Exercise instructions
Write the data out again, character for character, with no images.

Data for this exercise
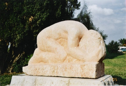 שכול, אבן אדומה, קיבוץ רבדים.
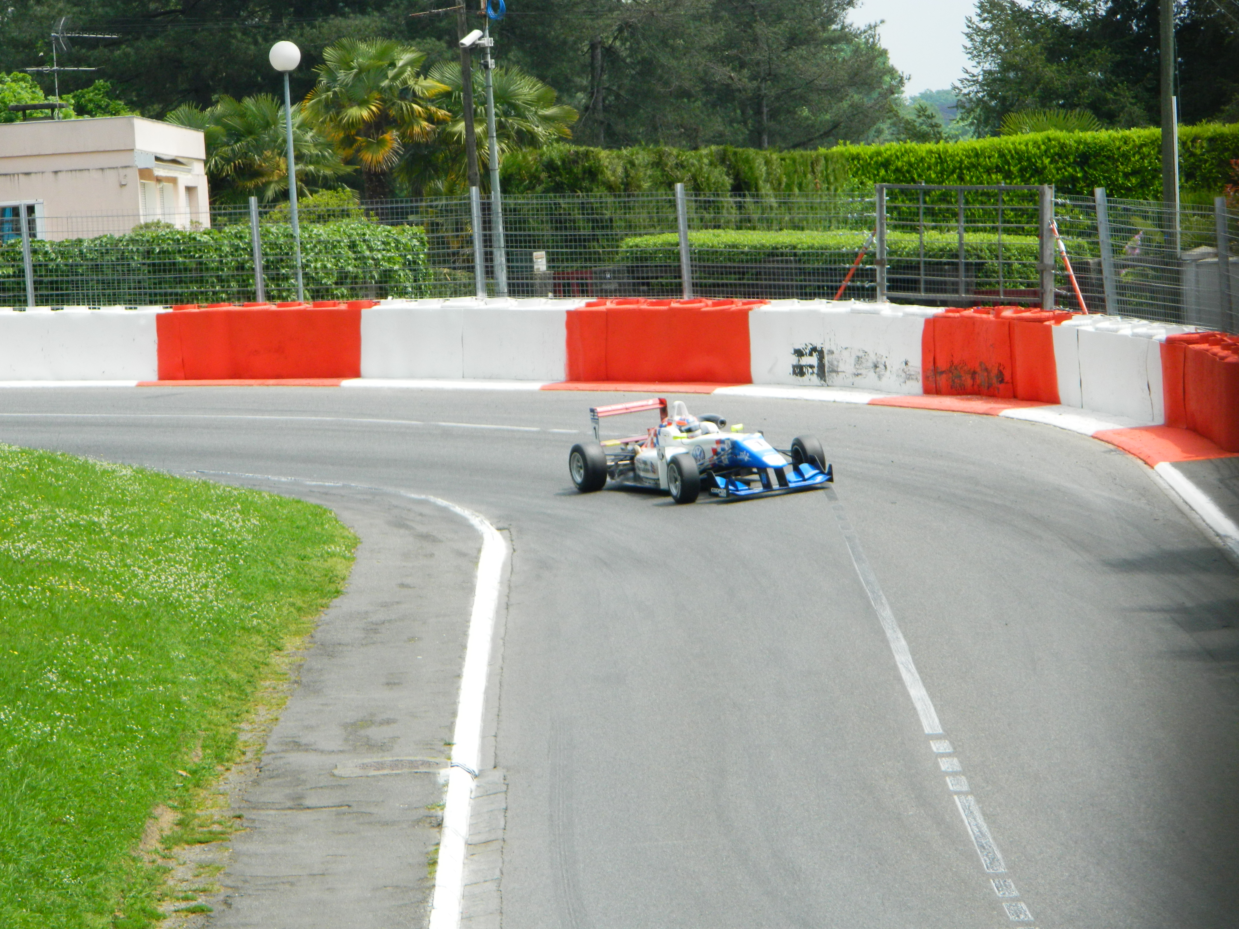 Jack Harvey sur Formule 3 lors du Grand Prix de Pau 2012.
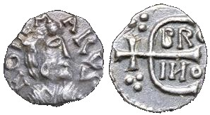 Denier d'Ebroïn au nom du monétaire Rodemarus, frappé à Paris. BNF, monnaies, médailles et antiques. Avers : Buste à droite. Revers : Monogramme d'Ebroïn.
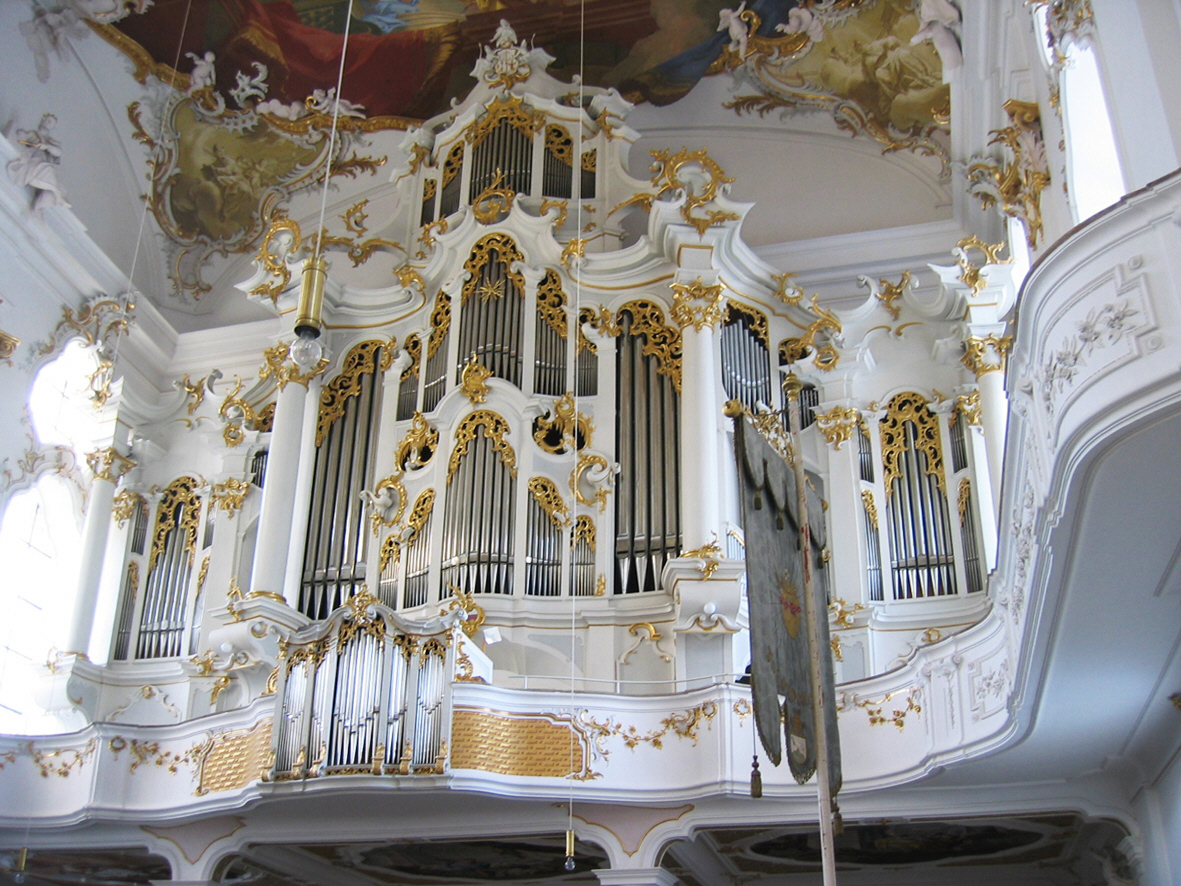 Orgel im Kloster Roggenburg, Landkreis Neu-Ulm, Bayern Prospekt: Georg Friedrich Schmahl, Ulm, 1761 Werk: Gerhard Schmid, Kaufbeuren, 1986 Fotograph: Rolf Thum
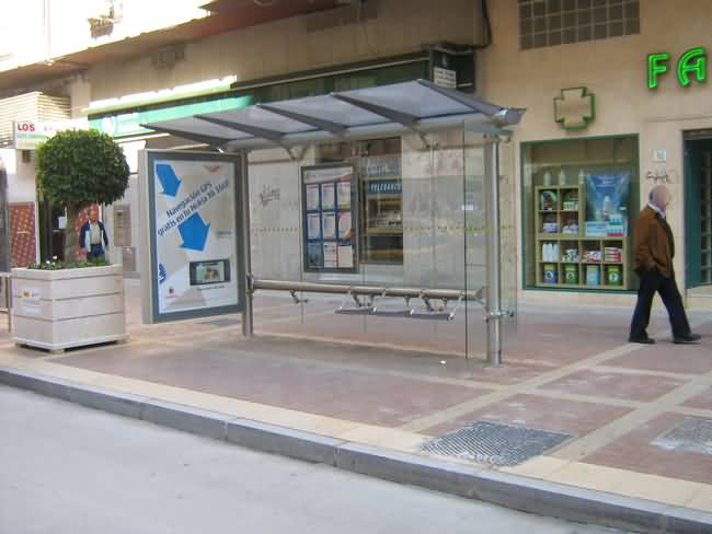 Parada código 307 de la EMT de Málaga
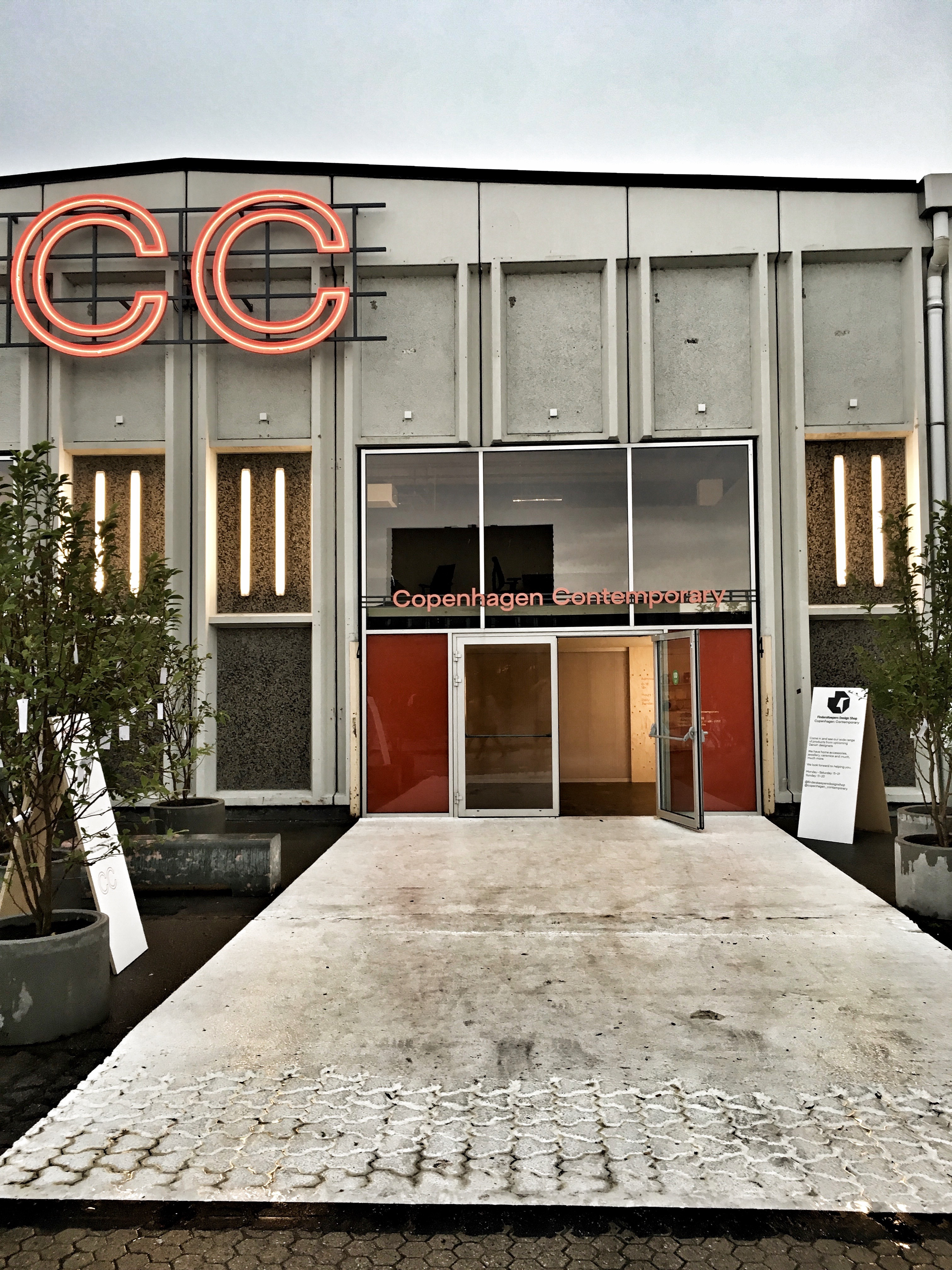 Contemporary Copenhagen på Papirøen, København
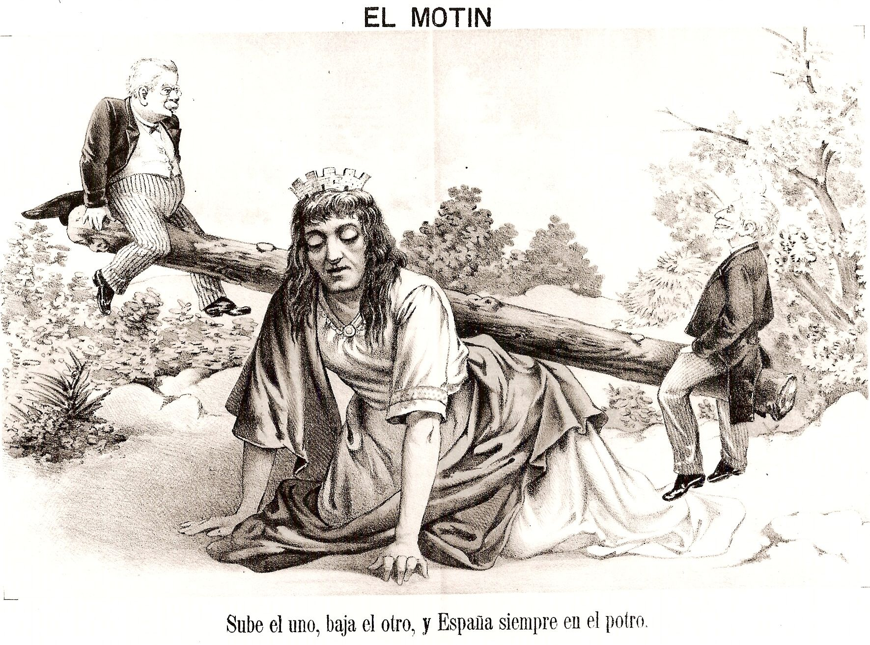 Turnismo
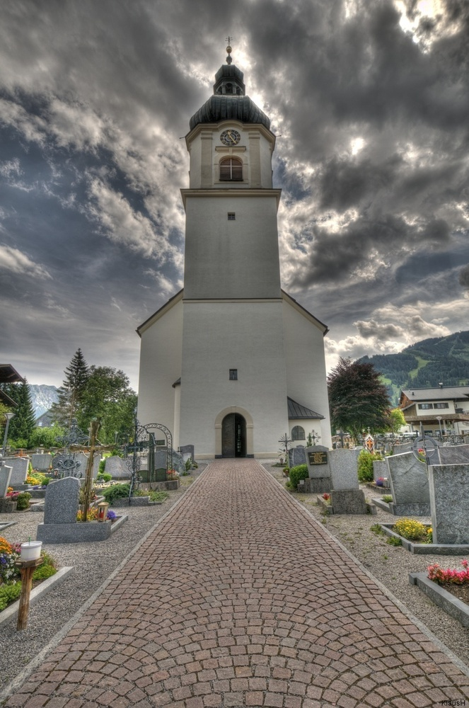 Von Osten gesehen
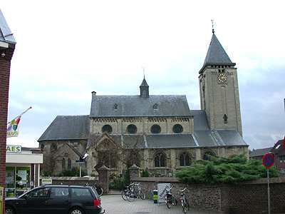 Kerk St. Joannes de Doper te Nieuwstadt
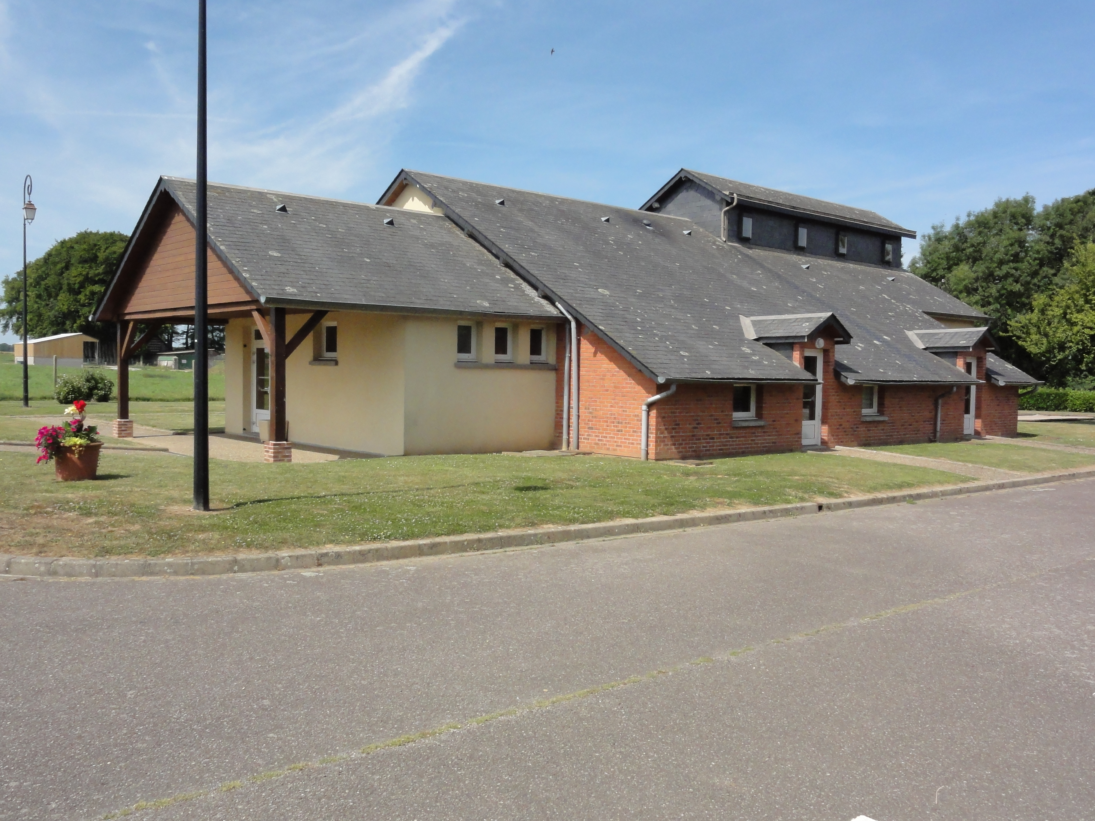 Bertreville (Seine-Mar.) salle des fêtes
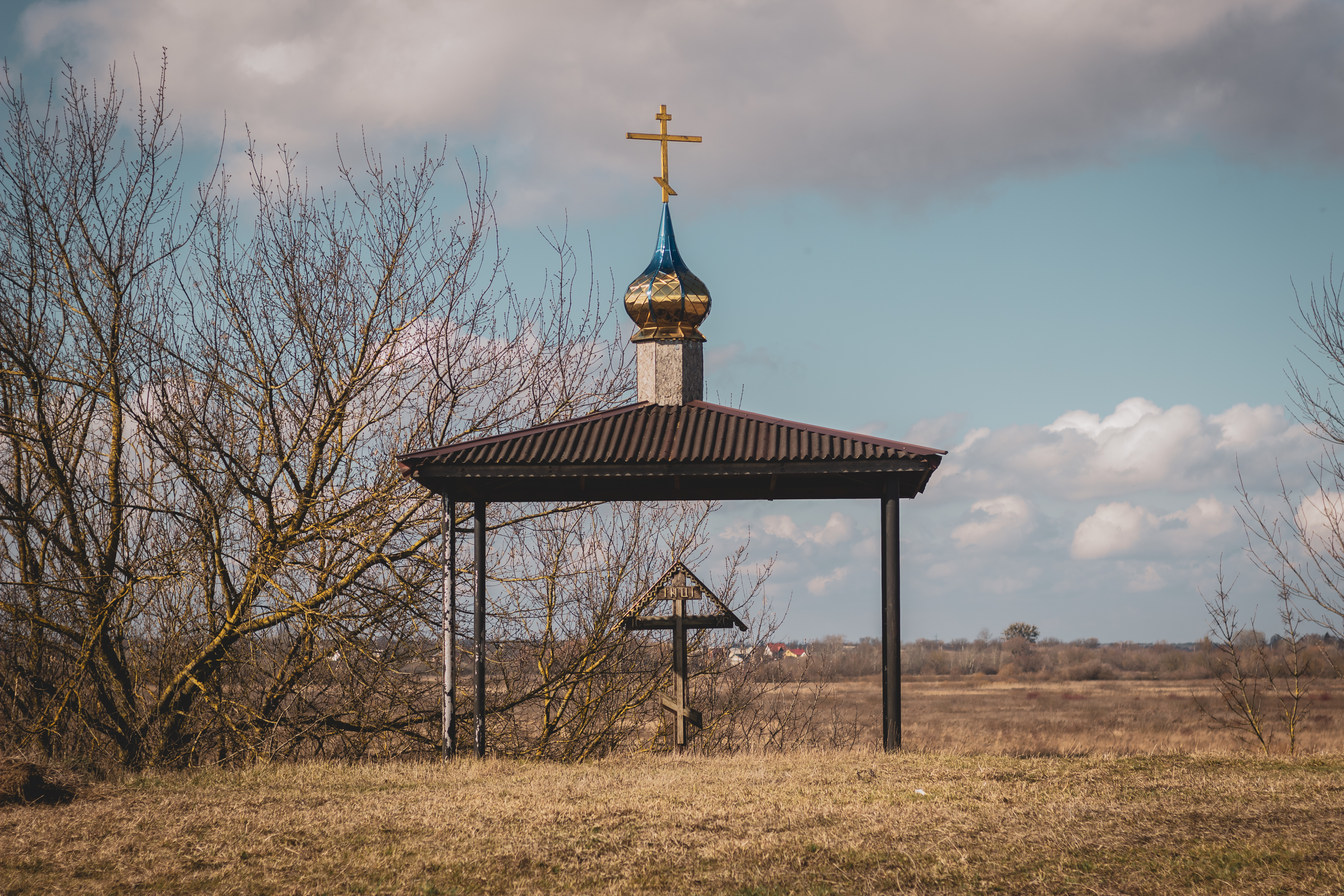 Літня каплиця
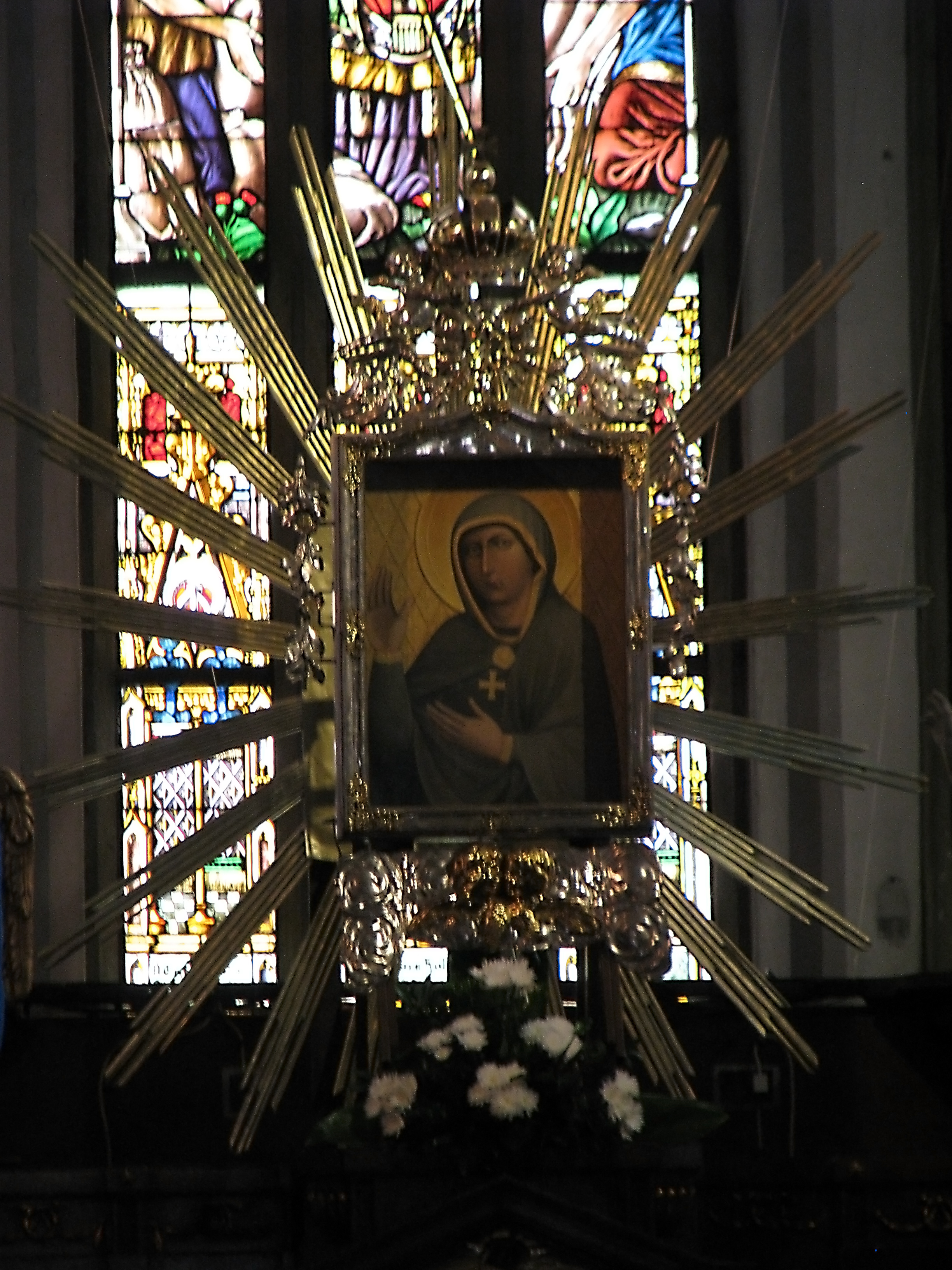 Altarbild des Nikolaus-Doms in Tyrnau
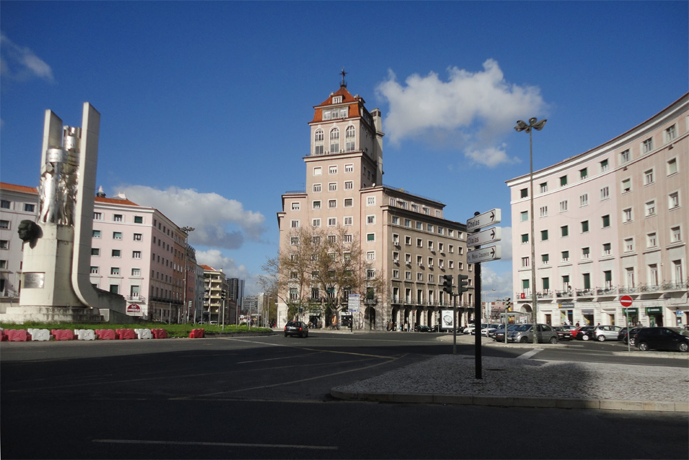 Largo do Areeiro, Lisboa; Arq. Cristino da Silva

Problem solution
 שכול, אבן אדומה, קיבוץ רבדים.
 Jack Harvey sur Formule 3 lors du Grand Prix de Pau 2012.
 Denier d'Ebroïn au nom du monétaire Rodemarus, frappé à Paris. BNF, monnaies, médailles et antiques. Avers : Buste à droite. Revers : Monogramme d'Ebroïn.
 Orgel im Kloster Roggenburg, Landkreis Neu-Ulm, Bayern Prospekt: Georg Friedrich Schmahl, Ulm, 1761 Werk: Gerhard Schmid, Kaufbeuren, 1986 Fotograph: Rolf Thum
 Parada código 307 de la EMT de Málaga
 Contemporary Copenhagen på Papirøen, København
 Turnismo
 Von Osten gesehen
 Kerk St. Joannes de Doper te Nieuwstadt
 Bertreville (Seine-Mar.) salle des fêtes
 Літня каплиця
 Altarbild des Nikolaus-Doms in Tyrnau
 Largo do Areeiro, Lisboa; Arq. Cristino da Silva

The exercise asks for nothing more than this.